Biliyorsunuz suyumuz birkaç senedir Türkiye’den, deniz altına döşenmiş bir boru hattı ile geliyordu. Ve son birkaç aydır da borulardaki çözülme nedeniyle su gelemiyordu.

Ağustos ayında su verilmeye başlanacaktı. Başlanamadı.

Şimdi birkaç haftadır barajdaki su da artık bitmeye yüz tuttu ve yerel kaynaklara dönüş yaptık.

O süreçte çok tartışmalar yaşanmıştı. Tüm yerel su kaynaklarımız TC Devlet Su İşleri’ne devredilecek mi; boru hattı döşenen yerler TC DSİ’ye devredilecek mi; su bedeli hesaplamalarında maliyetler sonrasında her bir belediyenin belde halkına ödettireceği bedeller az mı, çok mu…?

Bu süreçte su bedellerinin çok pahalı olacağı tartışmaları da yaşanmış. Yine de buna da alışmıştık.

Şimdilerde, yerel kaynaklarımızı kullanıyor, ama belediyelere su bedellerini Türkiye’den gelir gibi ödüyoruz…

Su da yok… Bazı ilçeler günlerce susuz kalıyor…

Ayrıca TC’den gelen suyun içilebilir su kalitesinde olduğundan bahsedilirken, şu an yerel kaynaklardan gelen suyun kalitesini bilmiyoruz.
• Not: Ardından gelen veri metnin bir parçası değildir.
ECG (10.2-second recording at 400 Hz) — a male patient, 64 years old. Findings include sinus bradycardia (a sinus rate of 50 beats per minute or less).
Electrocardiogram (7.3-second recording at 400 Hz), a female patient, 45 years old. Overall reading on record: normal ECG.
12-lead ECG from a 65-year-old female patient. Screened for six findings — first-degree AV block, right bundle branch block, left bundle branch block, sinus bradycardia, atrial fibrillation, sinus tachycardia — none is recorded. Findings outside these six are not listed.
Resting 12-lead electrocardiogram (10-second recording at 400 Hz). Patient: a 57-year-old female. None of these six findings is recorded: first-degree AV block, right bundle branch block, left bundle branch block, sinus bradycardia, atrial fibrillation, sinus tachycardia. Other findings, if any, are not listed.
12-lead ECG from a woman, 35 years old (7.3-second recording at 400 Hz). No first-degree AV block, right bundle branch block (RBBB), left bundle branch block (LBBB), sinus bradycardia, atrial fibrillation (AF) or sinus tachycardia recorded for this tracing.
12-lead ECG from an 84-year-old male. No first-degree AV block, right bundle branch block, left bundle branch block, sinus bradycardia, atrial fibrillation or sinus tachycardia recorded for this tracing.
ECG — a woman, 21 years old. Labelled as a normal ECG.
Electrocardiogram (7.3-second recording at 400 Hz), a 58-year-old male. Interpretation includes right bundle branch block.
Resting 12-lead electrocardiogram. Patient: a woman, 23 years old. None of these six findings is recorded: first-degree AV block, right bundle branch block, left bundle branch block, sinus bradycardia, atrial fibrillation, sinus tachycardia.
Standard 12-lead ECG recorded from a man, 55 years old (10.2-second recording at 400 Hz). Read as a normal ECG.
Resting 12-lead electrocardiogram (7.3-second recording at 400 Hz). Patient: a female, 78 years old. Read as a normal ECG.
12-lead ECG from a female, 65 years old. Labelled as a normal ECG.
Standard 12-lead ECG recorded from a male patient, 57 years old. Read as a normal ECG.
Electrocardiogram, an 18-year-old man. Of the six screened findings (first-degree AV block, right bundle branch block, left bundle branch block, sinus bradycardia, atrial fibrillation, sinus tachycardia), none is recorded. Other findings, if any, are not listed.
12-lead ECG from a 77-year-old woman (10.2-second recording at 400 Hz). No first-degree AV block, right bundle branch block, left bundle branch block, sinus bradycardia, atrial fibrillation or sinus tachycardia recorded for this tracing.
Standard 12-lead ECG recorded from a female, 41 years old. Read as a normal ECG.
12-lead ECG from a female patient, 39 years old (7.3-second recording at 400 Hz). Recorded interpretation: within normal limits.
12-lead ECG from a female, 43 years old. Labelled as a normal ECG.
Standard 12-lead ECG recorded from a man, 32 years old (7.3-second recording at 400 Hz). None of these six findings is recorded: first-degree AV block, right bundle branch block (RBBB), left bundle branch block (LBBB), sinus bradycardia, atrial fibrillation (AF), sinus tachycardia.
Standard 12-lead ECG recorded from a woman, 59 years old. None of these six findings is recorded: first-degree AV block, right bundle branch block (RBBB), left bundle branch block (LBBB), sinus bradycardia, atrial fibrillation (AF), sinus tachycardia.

Test mest yapıldı mı haberimiz yok…

Bilmesek de ev aletlerinde, çeşme ve duş başlıklarında, yüzümüzde, elimizde, saçımızdaki … farkını izlemek çok da zor değil.

Bundan görülen zararı da ödediğimiz pahalı bedele eklemeye kalksak nasıl da zararlı olduğumuzu ve adil bir şekilde dağıtımın düzenlenemediğini farketmemek imkânsız.

***

Diyeceğim o ki, maliyet daha düşük iken, biz suyu hala çok pahalıdan ödüyoruz.

Bir sürü zarara uğrayıp, üstüne bir de fazladan para ödediğimizi düşünmek, suyu ne kadar pahalı kullanıyor olduğumuzla ilişkilendirince, yine işte memleket hali diyerek işin içinden çıkmak lazım galiba…

Böyle durumlarda Kıbrıslı Türklerin artık vecizeye dönüşmüş bir cümlesi var: “Wellcometo TRNC” yani “KKTC’ye hoş geldiniz!”

Ek olarak aküferler, tarım için kullanılmaktaydı. Türkiye’den gelen suyun tarım ve çiftçilikte de kullanılabilmesi için gereken çalışmalar tamamlanamamış dolayısı ile istenen verim elde edilmemiş bu nedenle de kendi kaynaklarımızla hala tarım yapıyor durumdaydık. Kullanılacak su da barajda toplanan sudan sağlanıyordu. Şu anda barajda su toplanamadığından, kendi kaynaklarımızı kullanıyor ve o suyun aktarıldığı diğer alanlardan almak zorunda kalıyoruz. Bu işin artçılarının etkileri yine çok büyük olacak…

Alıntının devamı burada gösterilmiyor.